| Collected material |
____
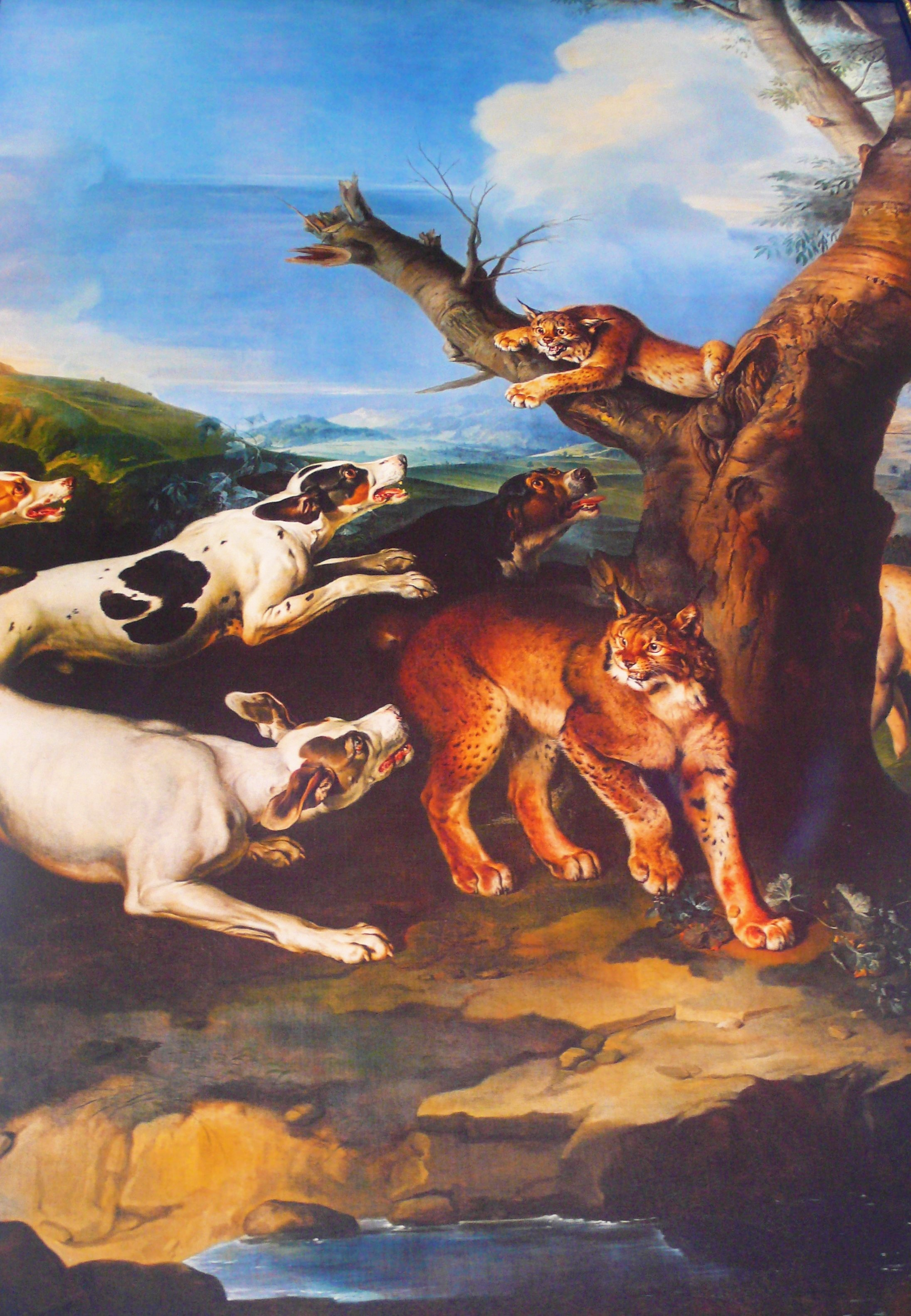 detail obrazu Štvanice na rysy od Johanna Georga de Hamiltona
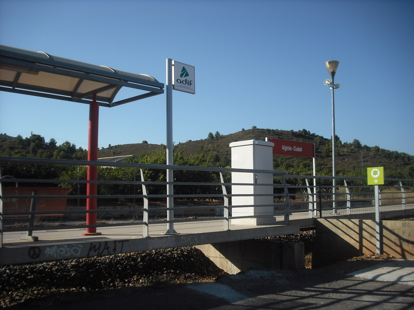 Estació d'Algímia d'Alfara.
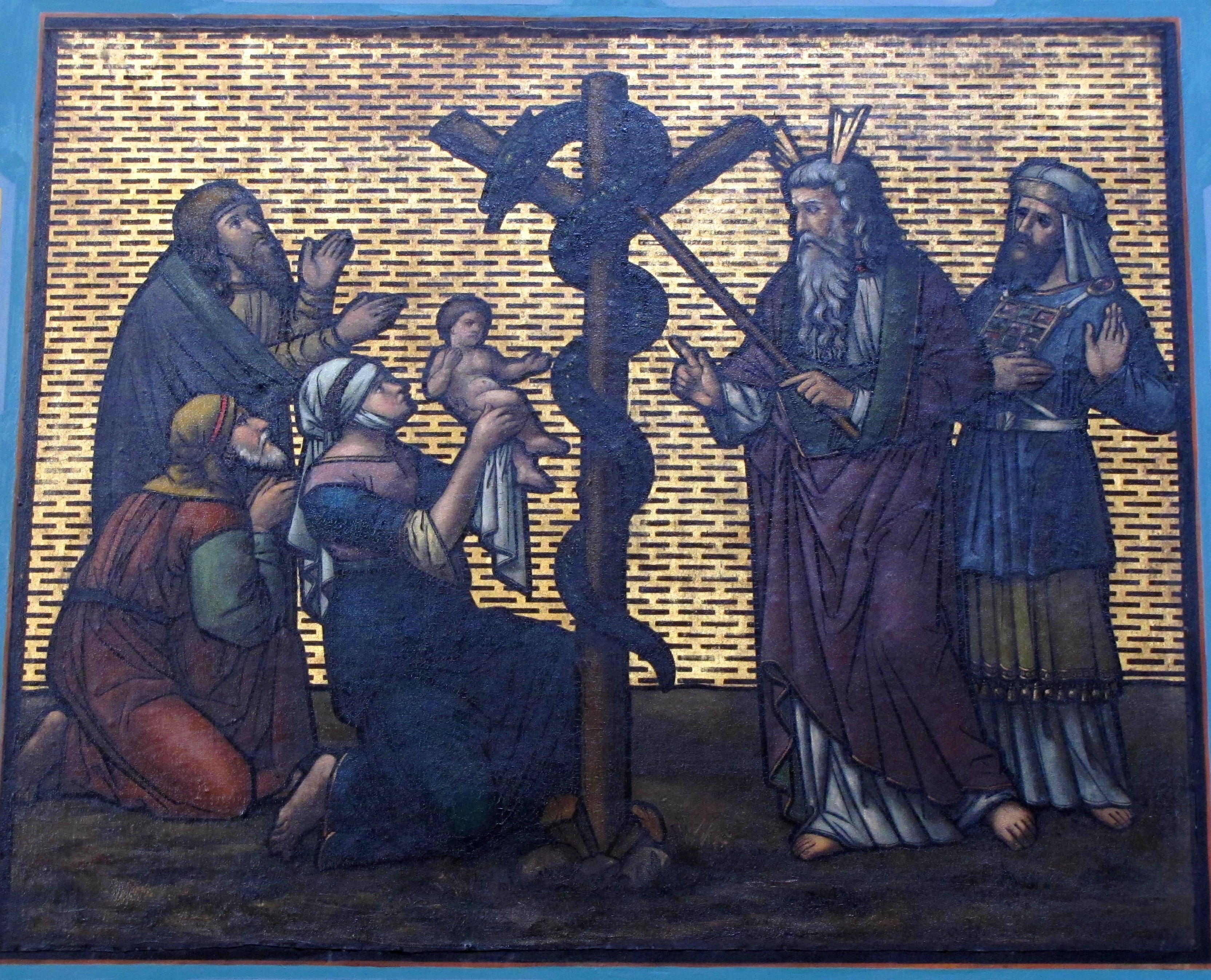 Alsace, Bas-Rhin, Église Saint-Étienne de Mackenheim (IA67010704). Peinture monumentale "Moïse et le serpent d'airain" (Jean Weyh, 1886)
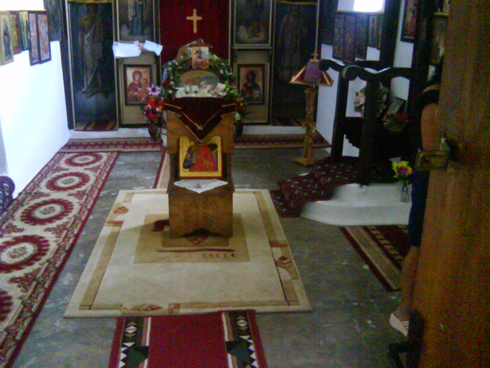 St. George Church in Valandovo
____
| Exercise directions |
Output the whole listing exactly. Pictures stay out.

| Solution below |
 detail obrazu Štvanice na rysy od Johanna Georga de Hamiltona
 Estació d'Algímia d'Alfara.
 Alsace, Bas-Rhin, Église Saint-Étienne de Mackenheim (IA67010704). Peinture monumentale "Moïse et le serpent d'airain" (Jean Weyh, 1886)
 St. George Church in Valandovo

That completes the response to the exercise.